Si el análisis se ubica, por tomar un caso, en el contexto latinoamericano, no podemos dejar de observar que en la década de los noventa, buena parte de los países, luego de intermitencias democráticas y dictatoriales, llevó a cabo reformas políticas cuyo centro de gravedad reivindica las reglas de la participación civil, los derechos humanos, la función social de la propiedad y la redistribución como fórmulas para enfrentar la exclusión social propiciada por las contradicciones intrínsecas del mercado.
Ese proyecto –resumido en el paradigma del Estado social de derecho– propone un viraje ante las centenarias deficiencias del capitalismo en la región: la concentración de medios productivos, del crecimiento económico y del poder político y burocrático en reducidos grupos de personas, por eso proclives a una diversa gama de las expresiones de la corrupción, y el desequilibrio en el diálogo político, comercial y económico internacional (dependencia).

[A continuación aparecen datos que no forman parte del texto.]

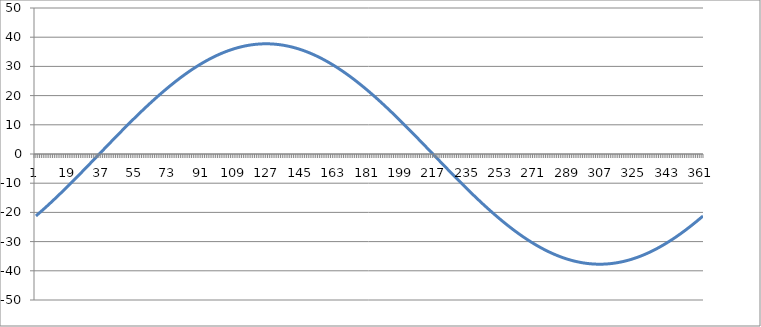
| Category | Series 0 |
|---|---|
| 0 | -21.213 |
| 1 | -20.665 |
| 2 | -20.111 |
| 3 | -19.551 |
| 4 | -18.984 |
| 5 | -18.412 |
| 6 | -17.834 |
| 7 | -17.251 |
| 8 | -16.663 |
| 9 | -16.069 |
| 10 | -15.471 |
| 11 | -14.868 |
| 12 | -14.26 |
| 13 | -13.648 |
| 14 | -13.032 |
| 15 | -12.412 |
| 16 | -11.788 |
| 17 | -11.16 |
| 18 | -10.53 |
| 19 | -9.895 |
| 20 | -9.258 |
| 21 | -8.618 |
| 22 | -7.976 |
| 23 | -7.331 |
| 24 | -6.684 |
| 25 | -6.034 |
| 26 | -5.383 |
| 27 | -4.731 |
| 28 | -4.076 |
| 29 | -3.421 |
| 30 | -2.765 |
| 31 | -2.107 |
| 32 | -1.449 |
| 33 | -0.791 |
| 34 | -0.132 |
| 35 | 0.526 |
| 36 | 1.185 |
| 37 | 1.843 |
| 38 | 2.501 |
| 39 | 3.157 |
| 40 | 3.813 |
| 41 | 4.468 |
| 42 | 5.121 |
| 43 | 5.773 |
| 44 | 6.423 |
| 45 | 7.071 |
| 46 | 7.717 |
| 47 | 8.361 |
| 48 | 9.002 |
| 49 | 9.64 |
| 50 | 10.275 |
| 51 | 10.907 |
| 52 | 11.536 |
| 53 | 12.162 |
| 54 | 12.783 |
| 55 | 13.401 |
| 56 | 14.015 |
| 57 | 14.624 |
| 58 | 15.229 |
| 59 | 15.829 |
| 60 | 16.425 |
| 61 | 17.015 |
| 62 | 17.601 |
| 63 | 18.181 |
| 64 | 18.755 |
| 65 | 19.324 |
| 66 | 19.886 |
| 67 | 20.443 |
| 68 | 20.994 |
| 69 | 21.538 |
| 70 | 22.075 |
| 71 | 22.606 |
| 72 | 23.13 |
| 73 | 23.647 |
| 74 | 24.157 |
| 75 | 24.659 |
| 76 | 25.154 |
| 77 | 25.641 |
| 78 | 26.121 |
| 79 | 26.592 |
| 80 | 27.055 |
| 81 | 27.51 |
| 82 | 27.957 |
| 83 | 28.395 |
| 84 | 28.825 |
| 85 | 29.246 |
| 86 | 29.657 |
| 87 | 30.06 |
| 88 | 30.454 |
| 89 | 30.838 |
| 90 | 31.213 |
| 91 | 31.579 |
| 92 | 31.935 |
| 93 | 32.281 |
| 94 | 32.617 |
| 95 | 32.943 |
| 96 | 33.26 |
| 97 | 33.566 |
| 98 | 33.862 |
| 99 | 34.147 |
| 100 | 34.423 |
| 101 | 34.687 |
| 102 | 34.942 |
| 103 | 35.185 |
| 104 | 35.418 |
| 105 | 35.64 |
| 106 | 35.851 |
| 107 | 36.051 |
| 108 | 36.241 |
| 109 | 36.419 |
| 110 | 36.586 |
| 111 | 36.742 |
| 112 | 36.887 |
| 113 | 37.021 |
| 114 | 37.143 |
| 115 | 37.254 |
| 116 | 37.353 |
| 117 | 37.442 |
| 118 | 37.519 |
| 119 | 37.584 |
| 120 | 37.638 |
| 121 | 37.681 |
| 122 | 37.712 |
| 123 | 37.731 |
| 124 | 37.739 |
| 125 | 37.736 |
| 126 | 37.721 |
| 127 | 37.694 |
| 128 | 37.656 |
| 129 | 37.607 |
| 130 | 37.546 |
| 131 | 37.474 |
| 132 | 37.39 |
| 133 | 37.295 |
| 134 | 37.189 |
| 135 | 37.071 |
| 136 | 36.942 |
| 137 | 36.802 |
| 138 | 36.65 |
| 139 | 36.488 |
| 140 | 36.314 |
| 141 | 36.129 |
| 142 | 35.933 |
| 143 | 35.726 |
| 144 | 35.509 |
| 145 | 35.28 |
| 146 | 35.041 |
| 147 | 34.791 |
| 148 | 34.53 |
| 149 | 34.259 |
| 150 | 33.978 |
| 151 | 33.686 |
| 152 | 33.384 |
| 153 | 33.072 |
| 154 | 32.749 |
| 155 | 32.417 |
| 156 | 32.075 |
| 157 | 31.723 |
| 158 | 31.361 |
| 159 | 30.99 |
| 160 | 30.609 |
| 161 | 30.22 |
| 162 | 29.82 |
| 163 | 29.412 |
| 164 | 28.995 |
| 165 | 28.569 |
| 166 | 28.134 |
| 167 | 27.691 |
| 168 | 27.239 |
| 169 | 26.779 |
| 170 | 26.311 |
| 171 | 25.835 |
| 172 | 25.351 |
| 173 | 24.859 |
| 174 | 24.36 |
| 175 | 23.853 |
| 176 | 23.339 |
| 177 | 22.818 |
| 178 | 22.29 |
| 179 | 21.755 |
| 180 | 21.213 |
| 181 | 20.665 |
| 182 | 20.111 |
| 183 | 19.551 |
| 184 | 18.984 |
| 185 | 18.412 |
| 186 | 17.834 |
| 187 | 17.251 |
| 188 | 16.663 |
| 189 | 16.069 |
| 190 | 15.471 |
| 191 | 14.868 |
| 192 | 14.26 |
| 193 | 13.648 |
| 194 | 13.032 |
| 195 | 12.412 |
| 196 | 11.788 |
| 197 | 11.16 |
| 198 | 10.53 |
| 199 | 9.895 |
| 200 | 9.258 |
| 201 | 8.618 |
| 202 | 7.976 |
| 203 | 7.331 |
| 204 | 6.684 |
| 205 | 6.034 |
| 206 | 5.383 |
| 207 | 4.731 |
| 208 | 4.076 |
| 209 | 3.421 |
| 210 | 2.765 |
| 211 | 2.107 |
| 212 | 1.449 |
| 213 | 0.791 |
| 214 | 0.132 |
| 215 | -0.526 |
| 216 | -1.185 |
| 217 | -1.843 |
| 218 | -2.501 |
| 219 | -3.157 |
| 220 | -3.813 |
| 221 | -4.468 |
| 222 | -5.121 |
| 223 | -5.773 |
| 224 | -6.423 |
| 225 | -7.071 |
| 226 | -7.717 |
| 227 | -8.361 |
| 228 | -9.002 |
| 229 | -9.64 |
| 230 | -10.275 |
| 231 | -10.907 |
| 232 | -11.536 |
| 233 | -12.162 |
| 234 | -12.783 |
| 235 | -13.401 |
| 236 | -14.015 |
| 237 | -14.624 |
| 238 | -15.229 |
| 239 | -15.829 |
| 240 | -16.425 |
| 241 | -17.015 |
| 242 | -17.601 |
| 243 | -18.181 |
| 244 | -18.755 |
| 245 | -19.324 |
| 246 | -19.886 |
| 247 | -20.443 |
| 248 | -20.994 |
| 249 | -21.538 |
| 250 | -22.075 |
| 251 | -22.606 |
| 252 | -23.13 |
| 253 | -23.647 |
| 254 | -24.157 |
| 255 | -24.659 |
| 256 | -25.154 |
| 257 | -25.641 |
| 258 | -26.121 |
| 259 | -26.592 |
| 260 | -27.055 |
| 261 | -27.51 |
| 262 | -27.957 |
| 263 | -28.395 |
| 264 | -28.825 |
| 265 | -29.246 |
| 266 | -29.657 |
| 267 | -30.06 |
| 268 | -30.454 |
| 269 | -30.838 |
| 270 | -31.213 |
| 271 | -31.579 |
| 272 | -31.935 |
| 273 | -32.281 |
| 274 | -32.617 |
| 275 | -32.943 |
| 276 | -33.26 |
| 277 | -33.566 |
| 278 | -33.862 |
| 279 | -34.147 |
| 280 | -34.423 |
| 281 | -34.687 |
| 282 | -34.942 |
| 283 | -35.185 |
| 284 | -35.418 |
| 285 | -35.64 |
| 286 | -35.851 |
| 287 | -36.051 |
| 288 | -36.241 |
| 289 | -36.419 |
| 290 | -36.586 |
| 291 | -36.742 |
| 292 | -36.887 |
| 293 | -37.021 |
| 294 | -37.143 |
| 295 | -37.254 |
| 296 | -37.353 |
| 297 | -37.442 |
| 298 | -37.519 |
| 299 | -37.584 |
| 300 | -37.638 |
| 301 | -37.681 |
| 302 | -37.712 |
| 303 | -37.731 |
| 304 | -37.739 |
| 305 | -37.736 |
| 306 | -37.721 |
| 307 | -37.694 |
| 308 | -37.656 |
| 309 | -37.607 |
| 310 | -37.546 |
| 311 | -37.474 |
| 312 | -37.39 |
| 313 | -37.295 |
| 314 | -37.189 |
| 315 | -37.071 |
| 316 | -36.942 |
| 317 | -36.802 |
| 318 | -36.65 |
| 319 | -36.488 |
| 320 | -36.314 |
| 321 | -36.129 |
| 322 | -35.933 |
| 323 | -35.726 |
| 324 | -35.509 |
| 325 | -35.28 |
| 326 | -35.041 |
| 327 | -34.791 |
| 328 | -34.53 |
| 329 | -34.259 |
| 330 | -33.978 |
| 331 | -33.686 |
| 332 | -33.384 |
| 333 | -33.072 |
| 334 | -32.749 |
| 335 | -32.417 |
| 336 | -32.075 |
| 337 | -31.723 |
| 338 | -31.361 |
| 339 | -30.99 |
| 340 | -30.609 |
| 341 | -30.22 |
| 342 | -29.82 |
| 343 | -29.412 |
| 344 | -28.995 |
| 345 | -28.569 |
| 346 | -28.134 |
| 347 | -27.691 |
| 348 | -27.239 |
| 349 | -26.779 |
| 350 | -26.311 |
| 351 | -25.835 |
| 352 | -25.351 |
| 353 | -24.859 |
| 354 | -24.36 |
| 355 | -23.853 |
| 356 | -23.339 |
| 357 | -22.818 |
| 358 | -22.29 |
| 359 | -21.755 |
| 360 | -21.213 |

Pero entrado el siglo XXI, un 44 % de la población en el continente (unos doscientos veintiún millones de personas del total) estaba en situación de pobreza, incluidas varias decenas de millones de seres humanos en situación de indigencia (una de cada tres personas pobres está indigente). En el mundo, alrededor de mil doscientos millones de personas subsisten con menos de un dólar diario, al paso que el 1 % de la población concentra el 90 % de la riqueza que el crecimiento económico genera. La pobreza en América Latina no es homogénea. Afecta principalmente a indígenas, afrodescendientes, personas con menor formación educativa, niños y niñas, y poblaciones desplazadas.
En tiempo próximo, no será desde lo económico que América Latina asegure una posición relevante en el orden global. Lo político evidentemente demuestra su inmadurez.

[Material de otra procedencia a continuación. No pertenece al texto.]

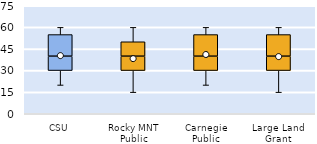
| Category | 25th | 50th | 75th |
|---|---|---|---|
| CSU | 30 | 10 | 15 |
| Rocky MNT Public | 30 | 10 | 10 |
| Carnegie Public | 30 | 10 | 15 |
| Large Land Grant | 30 | 10 | 15 |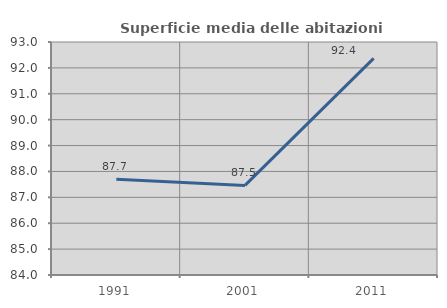
| Category | Superficie media delle abitazioni occupate |
|---|---|
| 1991.0 | 87.703 |
| 2001.0 | 87.462 |
| 2011.0 | 92.368 |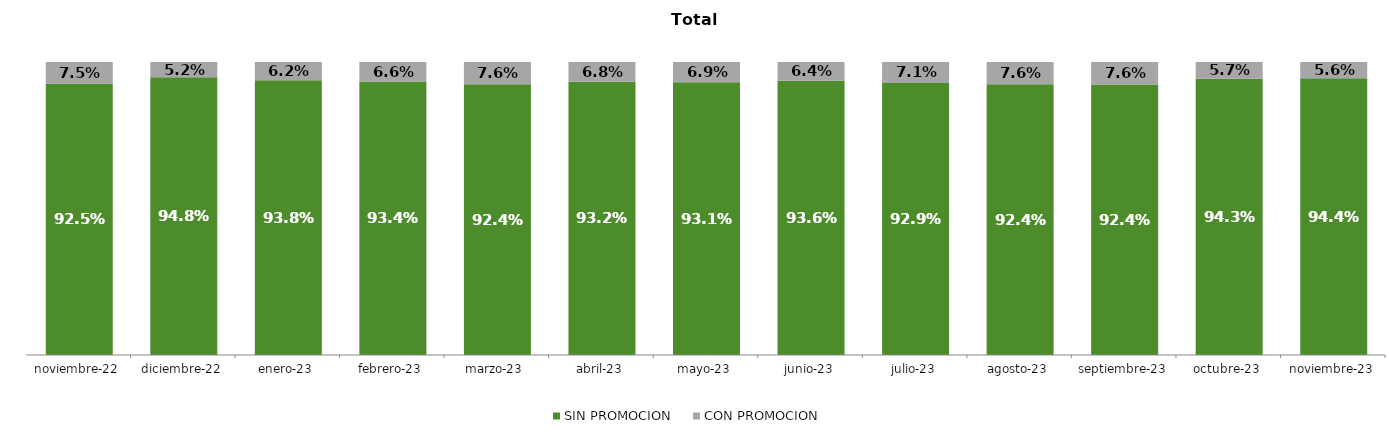
| Category | SIN PROMOCION   | CON PROMOCION   |
|---|---|---|
| 2022-11-01 | 0.925 | 0.075 |
| 2022-12-01 | 0.948 | 0.052 |
| 2023-01-01 | 0.938 | 0.062 |
| 2023-02-01 | 0.934 | 0.066 |
| 2023-03-01 | 0.924 | 0.076 |
| 2023-04-01 | 0.932 | 0.068 |
| 2023-05-01 | 0.931 | 0.069 |
| 2023-06-01 | 0.936 | 0.064 |
| 2023-07-01 | 0.929 | 0.071 |
| 2023-08-01 | 0.924 | 0.076 |
| 2023-09-01 | 0.924 | 0.076 |
| 2023-10-01 | 0.943 | 0.057 |
| 2023-11-01 | 0.944 | 0.056 |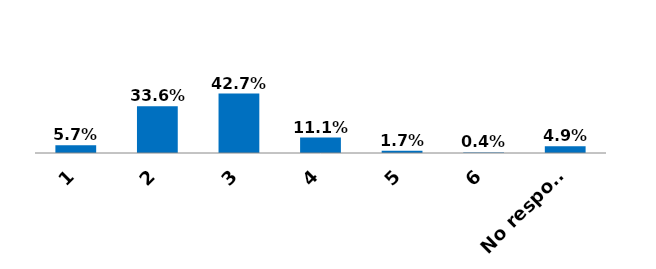
| Category | Series 0 |
|---|---|
| 1 | 0.057 |
| 2 | 0.336 |
| 3 | 0.427 |
| 4 | 0.111 |
| 5 | 0.017 |
| 6 | 0.004 |
| No responde | 0.049 |

El desgastado panorama social impone que la prioridad de la comunidad latinoamericana sea la gestión de mecanismos solidarios contra la pobreza y la exclusión. Plantear para ese telón de fondo la cultura y la producción en este campo es posible.
Las razones y las manifestaciones de la pobreza no son exclusivas del orden económico o material y, por eso, la contribución esencial de la cultura a su progresiva solución no puede valorarse únicamente por su implicación en las cuentas nacionales, sino en la alternativa que significa para la formación de capital humano, en su dimensión capaz de expresar voces contra el aislamiento, en la virtud de propiciar formas prácticas de inclusión social.